Triplets (!) - two sisters and a brother were born a week ago. The sisters were born first and then came the brother. They do not yet have names, but their mother knows them apart needless to say. They got off to a rocky start but are doing well now.
I got to know this family on February 27 when Dr. Guy, our Congolese expatriate doctor, called me while I was working in the MSF office. A community health worker hired by Medecins Sans Frontieres sent message by mobile phone that there was a mother in a village who gave birth to one baby at three in the morning, but she had not delivered a suspected second one. Dr. Guy asked me to support an effort to bring the mother to the hospital. As is our protocol for such a case, I agreed immediately. The ambulance of the Chadian Ministry of Health then came to our MSF base and obtained enough fuel from us to make the trip to the village and back. We sent an MSF midwife with the ambulance in case medical care was needed en route.

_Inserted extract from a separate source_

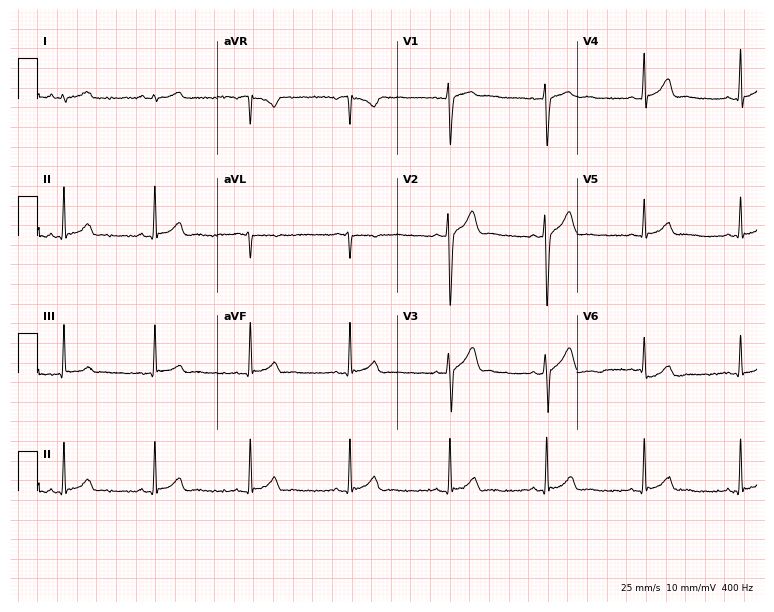
ECG (7.3-second recording at 400 Hz) — a 26-year-old male. Labelled as a normal ECG.

When the mother arrived at our hospital, our MSF maternity nurse supervisor not only assessed the mother by physical examination but he also examined the mother by portable ultrasound. The ultrasound in the hospital was put in place by MSF. At that point, the midwife realized there was not just one other baby left to be delivered, there were two! Both babies in breech position were successfully delivered at 3 p.m. in the hospital, and all three are alive today, as well as the mother. Baby one weighed 4.1 pounds and baby two and three both were 4.4 pounds.
Survival in motherhood is a challenge in this setting and is a key reason for MSF's work in Chad. Another woman who suffered complications from a spontaneous abortion died last night at our hospital, following a hysterectomy for uncontrollable bleeding. She was brought to intensive care from the operating room. I remember the eight staff lifting her stretcher up the stairs and into the crowded, hot intensive care room. One midwife, several nurses and two doctors cared for her but she died this morning after we tried our best. This mother leaves behind seven children.
Back to our triplets -- all three babies are underweight, but each day they are gaining a few grams. We have admitted them to our neonatal ward where daily they are weighed, examined, and are given milk supplementation in addition to their mother's breast milk. The brother is currently the most fragile one, but when I examined him today, he breastfed well. He did not seem to mind me waking him up with a gentle rub on the feet in order to watch him breastfeed. As all three babies are gaining weight, I increased their daily supplementation. As is the norm here as well, I notified the Chadian Ministry of Health of the triplets, since the Chadian authorities financially supports such families.
In the case of this family, all has gone well so far. Together, with a local community and the Chadian Ministry of Health as partners, we were able to address some of the key barriers that limit access to maternal care. These three barriers are:
- The decision to seek health care -- this was aided by our MSF community health care worker who realized something was wrong and called for help.
- The delay in arriving at a health facility -- this was reduced by a co-managed ambulance service by MSF and the local health authorities
- The delay in the provision of adequate care -- this was avoided by having trained Chadian staff hired by MSF in a Chadian hospital.
Much more needs to be done in Chad to make sure all mothers and babies do as well as this family. Nonetheless, it brings me joy to share this happy story with you all who take the time to read about this struggling population.
Farewell for now from the house-call....to Chad.